ALGIERS, Algeria – Heavily outnumbered by riot police, thousands of Algerians defied government warnings and dodged barricades to rally in their capital Saturday, demanding democratic reforms a day after mass protests toppled Egypt’s autocratic ruler.

Protesters chanting “No to the police state!” and brandishing signs that read “Give us back our Algeria” clashed with baton-wielding police in helmets and visors. Organizers said more than 400 people were briefly detained.

The opposition said demonstrators’ bold defiance of a long-standing ban on public protests in Algiers marked a turning point.

“This demonstration is a success because it’s been 10 years that people haven’t been able to march in Algiers and there’s a sort of psychological barrier,” said Ali Rachedi, the former head of the Front of Socialist Forces party. “The fear is gone.”

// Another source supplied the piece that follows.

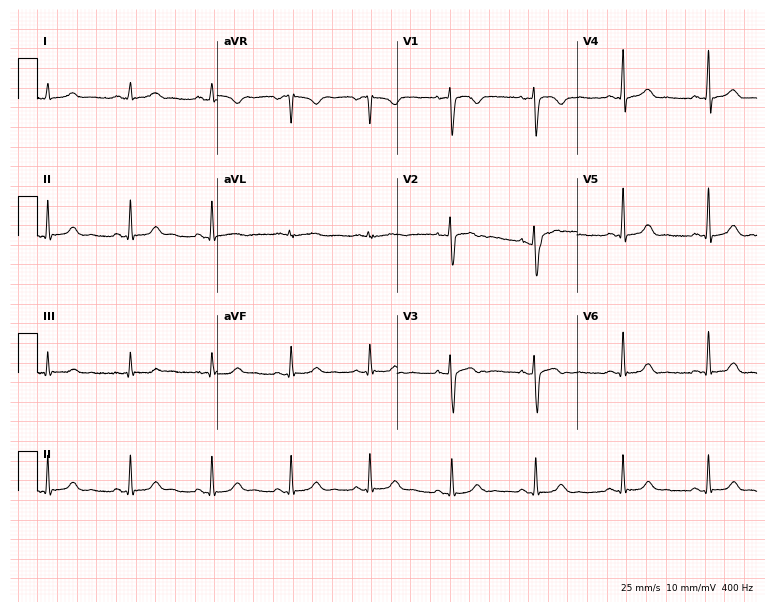
12-lead ECG from a female, 29 years old (7.3-second recording at 400 Hz). Recorded interpretation: within normal limits.
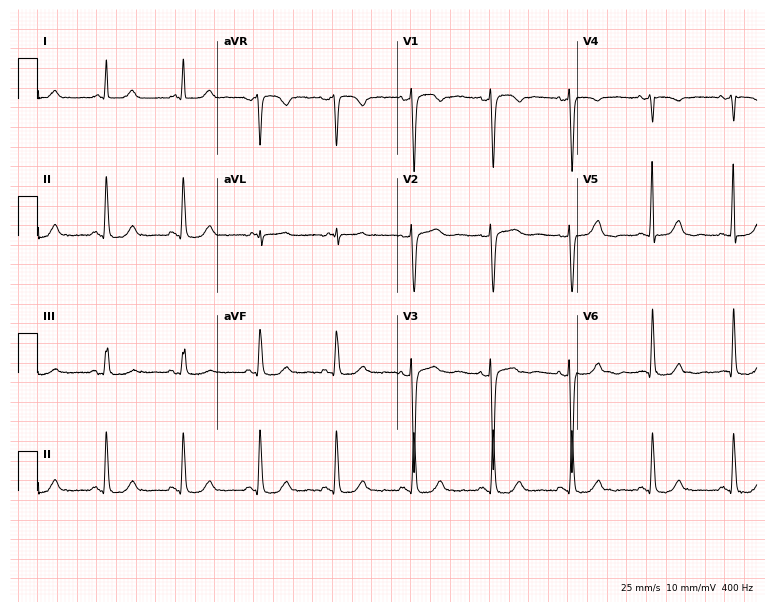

Organizers said as many as 26,000 riot police were deployed to try to quash Saturday’s rally, but that an estimated 10,000 people succeeded in jostling, squeezing and jumping over the barricades and gathering in the city center before the protest was broken up. Officials put turnout at the rally at 1,500.

Algeria has long been ruled by a repressive government and beset by widespread poverty and high unemployment – factors that helped foment popular uprisings that ousted leaders of two other North African nations in the past month. Egyptian President Hosni Mubarak was forced to resign Friday after 30 years in power, and a “people’s revolution” in Tunisia, Algeria’s neighbor to the east, forced autocrat Zine El Abidine Ben Ali into exile on Jan. 14.

Tensions have been high in Algeria since early January, when five days of riots over high food prices left three people dead.

President Abdelaziz Bouteflika hails from a single-party system that has loosened but remained in power since Algeria’s independence from colonial master France in 1962. He is credited with helping the nation recover from a brutal Islamist insurgency that ripped the country asunder during the 1990s, killing an estimated 200,000 people.

But opponents say he should have long ago ended a state of emergency declared at the start of that civil strife, and is doing too little to use Algeria’s vast oil and gas wealth to help the bulk of its 35 million people.